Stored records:
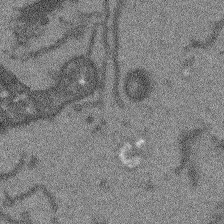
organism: Arabidopsis thaliana
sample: Root tip
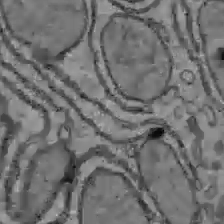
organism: C57BL Mouse
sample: Liver
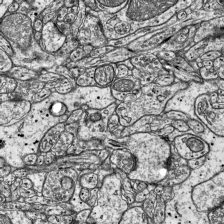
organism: Mouse
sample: Visual Cortex
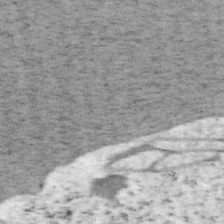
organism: Mouse
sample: OT-I killer T cells with ID8 ovarian cancer cells
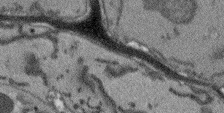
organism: Arabidopsis thaliana
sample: Root tip
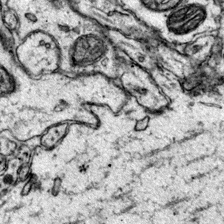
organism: Mouse
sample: Primary visual cortex
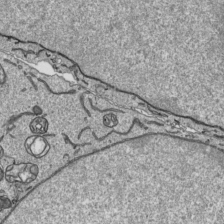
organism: Human
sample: Mitochondria in HCT116 cells
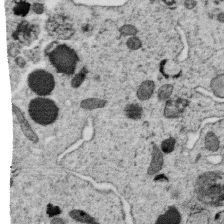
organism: C. elegans
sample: C. elegans oocyte; sperm cells
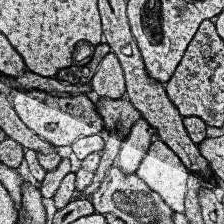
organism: Human
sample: Temporal Lobe
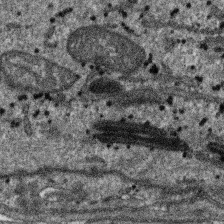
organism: Human
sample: Lung epithelial cells infected with SARS-CoV-2
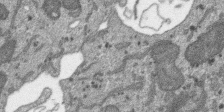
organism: Human
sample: Lung epithelial cells infected with SARS-CoV-2
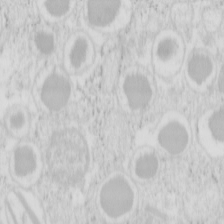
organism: Mouse
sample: Pancreas
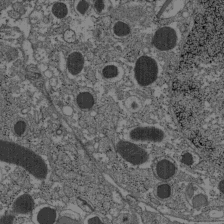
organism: C57BL Mouse
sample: Pancreatic islet
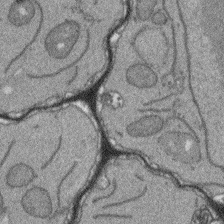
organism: Arabidopsis thaliana
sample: Root tip
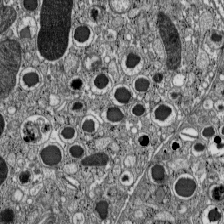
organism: C57BL Mouse
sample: Pancreatic islet
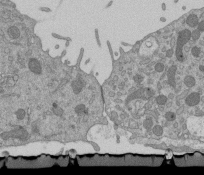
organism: Mouse
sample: ED-1 cell nuclei; centrioles
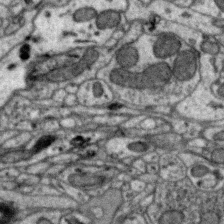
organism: Zebra finch
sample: Brain
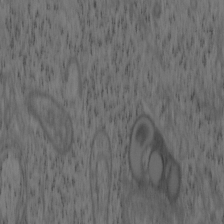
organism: Human
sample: HeLa cells
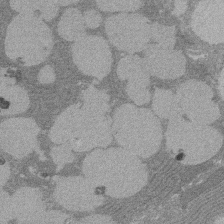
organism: Rat
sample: Salivary granule
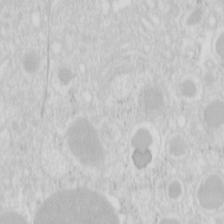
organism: Mouse
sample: Pancreas
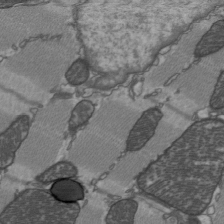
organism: C57BL Mouse
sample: Heart
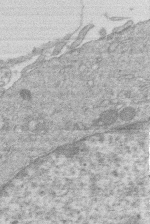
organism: Human
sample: Macrophage cells
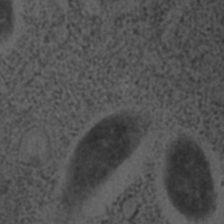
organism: C. elegans
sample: C. elegans embryo
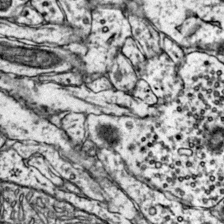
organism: Mouse
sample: Primary visual cortex
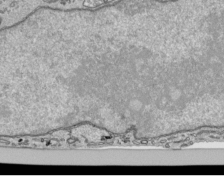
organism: Human
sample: Mitochondria in HCT116 cells
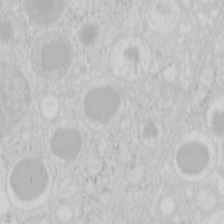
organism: Mouse
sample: Pancreas
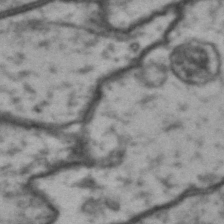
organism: Drosophila
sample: Brain
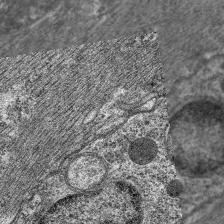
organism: C. elegans
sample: Pharynx
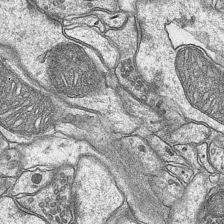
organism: Mouse
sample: CA1 Hippocampus
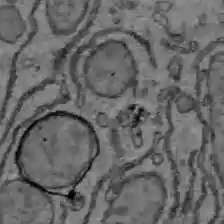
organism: C57BL Mouse
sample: Liver
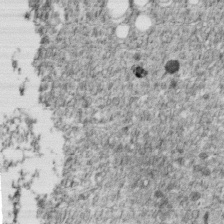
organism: C. elegans
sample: C. elegans embryo early stage
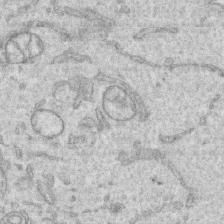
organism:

Directions
Give back the entries verbatim. Do not include any picture.

Solution to this problem
organism: Arabidopsis thaliana
sample: Root tip
organism: C57BL Mouse
sample: Liver
organism: Mouse
sample: Visual Cortex
organism: Mouse
sample: OT-I killer T cells with ID8 ovarian cancer cells
organism: Arabidopsis thaliana
sample: Root tip
organism: Mouse
sample: Primary visual cortex
organism: Human
sample: Mitochondria in HCT116 cells
organism: C. elegans
sample: C. elegans oocyte; sperm cells
organism: Human
sample: Temporal Lobe
organism: Human
sample: Lung epithelial cells infected with SARS-CoV-2
organism: Human
sample: Lung epithelial cells infected with SARS-CoV-2
organism: Mouse
sample: Pancreas
organism: C57BL Mouse
sample: Pancreatic islet
organism: Arabidopsis thaliana
sample: Root tip
organism: C57BL Mouse
sample: Pancreatic islet
organism: Mouse
sample: ED-1 cell nuclei; centrioles
organism: Zebra finch
sample: Brain
organism: Human
sample: HeLa cells
organism: Rat
sample: Salivary granule
organism: Mouse
sample: Pancreas
organism: C57BL Mouse
sample: Heart
organism: Human
sample: Macrophage cells
organism: C. elegans
sample: C. elegans embryo
organism: Mouse
sample: Primary visual cortex
organism: Human
sample: Mitochondria in HCT116 cells
organism: Mouse
sample: Pancreas
organism: Drosophila
sample: Brain
organism: C. elegans
sample: Pharynx
organism: Mouse
sample: CA1 Hippocampus
organism: C57BL Mouse
sample: Liver
organism: C. elegans
sample: C. elegans embryo early stage
organism:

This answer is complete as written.